Comprei há dias, indiferente ao que por aí se vai dizendo contra António Lobo Antunes, “Até que as Pedras se Tornem mais Leves que a Água”. E se há livros que têm o dom ou a arte de agarrar o leitor logo de início, ao saborear as primeiras palavras, este é um deles. Ora vejam:
“A minha mãe era prima direita deles, quer dizer prima direita do pai, não do filho preto que nunca foi seu filho embora o tratasse como filho e o preto o tratasse como pai, o primo da minha mãe trouxe-o da guerra em Angola (…) e lembro-me do meu padrasto me responder, quando lhe perguntei o motivo do primo haver regressado com uma criança se calhar mais feliz lá nos sertões onde a encontrou, que quase todos os soldados voltavam com recordações, uma máscara, um boneco de pau, uma orelha numa garrafa de álcool, um garoto, um braço a menos, silêncios a meio das conversas em que se afastavam para muito longe continuando ali e no longe dava-me ideia que quase se ouviam tiros e gritos (…) alguns acabaram no poço ou enforcados na trave do galinheiro a baloiçarem devagarinho (…) sou eu que tomo conta do jazigo do primo da minha mãe (…) e lá estão ambos, o pai branco e o filho preto (…) conforme ninguém se lembra já do que sucedeu há dez anos na altura da matança do porco, quando o filho preto assassinou o pai branco com a faca ainda cheia de sangue do animal, não outra faca, a mesma faca e a mesma faca pareceu-me para ele outra faca muito antiga, ia jurar que na sua cabeça outra faca muito antiga, o filho preto a gritar ao pai branco
– Lembra-se do que fez lembra-se do que fez?”
Certamente por também ter participado na guerra, em Moçambique, o trecho marcante desta prosa do mais fino quilate foi este: “quase todos os soldados voltavam com recordações, uma máscara, um boneco de pau, uma orelha numa garrafa de álcool, um garoto, um braço a menos”. Li isto e carreguei de imediato nos pedais da memória, recuei à primeira metade dos anos setenta, em busca de remotíssimas lembranças.
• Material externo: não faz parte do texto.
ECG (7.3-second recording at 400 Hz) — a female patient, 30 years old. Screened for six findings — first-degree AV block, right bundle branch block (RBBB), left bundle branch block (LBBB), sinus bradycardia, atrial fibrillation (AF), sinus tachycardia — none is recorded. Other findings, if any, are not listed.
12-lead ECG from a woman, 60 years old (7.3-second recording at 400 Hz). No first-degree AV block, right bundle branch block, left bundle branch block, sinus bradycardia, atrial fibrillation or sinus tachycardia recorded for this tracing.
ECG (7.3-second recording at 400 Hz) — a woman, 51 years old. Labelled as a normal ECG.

Depois serenei e qualquer coisa cintilou dentro de mim, ao sentir-me reconfortado por ter trazido de Moçambique não um braço a menos, não um ignóbil troféu de caça conservado numa garrafa de álcool (havia quem se pavoneasse, nos anfiteatros de guerra, com um colar de orelhas ao pescoço…) mas apenas inofensivas máscaras e bonecos talhados em pau preto, comprados no mercado dominical de Nampula.
Escreveu há dias Ana Cristina Leonardo que esta prosa de Lobo Antunes é “mais do que o muito que se alcança em tantos ensaios e panfletos sobre a guerra. A literatura tem essa vantagem: a de poder ir ao osso, sem rodeios conceptuais, sem escusas apaziguadoras”. Apetece acrescentar a estas palavras – apesar de sabermos que a literatura não salva o mundo, embora talvez possa ajudar a mudá-lo – a feliz metáfora de Kafka acerca do papel da escrita, que Lobo Antunes tão bem lapida neste seu último romance: “um machado que tem por função quebrar o gelo que há em nós”.
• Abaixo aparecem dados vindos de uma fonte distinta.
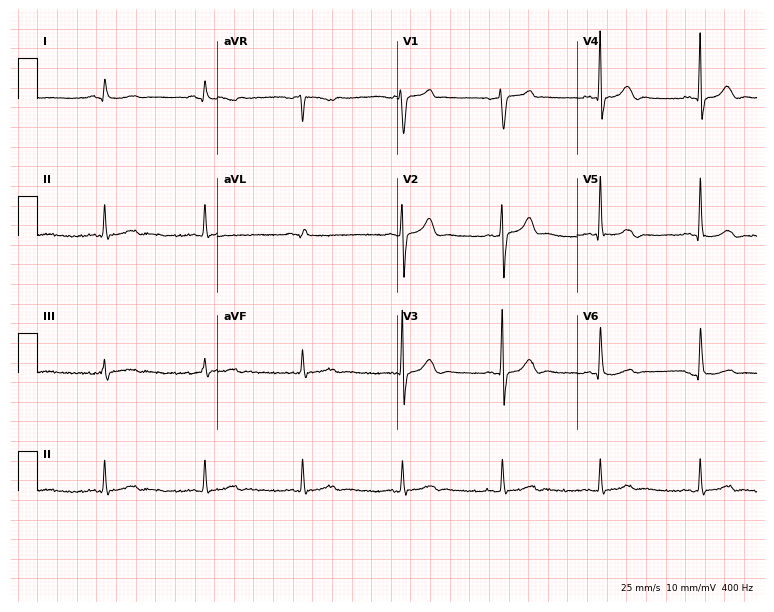
Resting 12-lead electrocardiogram. Patient: a 62-year-old male. None of these six findings is recorded: first-degree AV block, right bundle branch block, left bundle branch block, sinus bradycardia, atrial fibrillation, sinus tachycardia.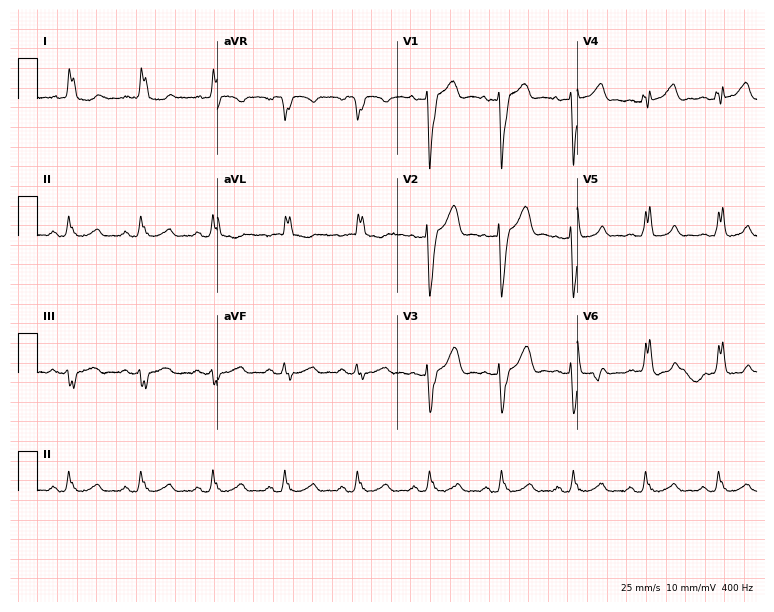
Resting 12-lead electrocardiogram (7.3-second recording at 400 Hz). Patient: a 66-year-old female. The tracing shows left bundle branch block.

A escrita de António Lobo Antunes pode não nos dar paz, nem garantir conforto ou mesmo boa consciência, mas talvez seja por isso que ela e ele vão permanecer. Nesta obra, volta a mergulhar com mestria nas memórias e fantasmas da guerra colonial. Regressa a um tempo em que se ama e que é o mesmo em que se morre. Uma guerra que um dia Paul Valéry definiu ironicamente como “um massacre entre pessoas que não se conhecem, para proveito de pessoas que se conhecem, mas não se massacram”.
Uma guerra, a de África, que é ferida aberta e que às vezes ainda sangra e dói nos corações alvoroçados dos que por lá passaram, porque há verdades que se agarram, como lapas, aos trilhos sinuosos da memória. Apesar de todos os silêncios que se interpõem entre a geração que fez a guerra e a geração que nasceu depois dela. Uma geração que pouco ou nada sabe de gente com colares de orelhas a adornar o pescoço, de orelhas em garrafas de álcool, de soldadinhos que regressaram sem pernas ou sem braços, ou de outros que nunca mais voltaram do outro lado do mar.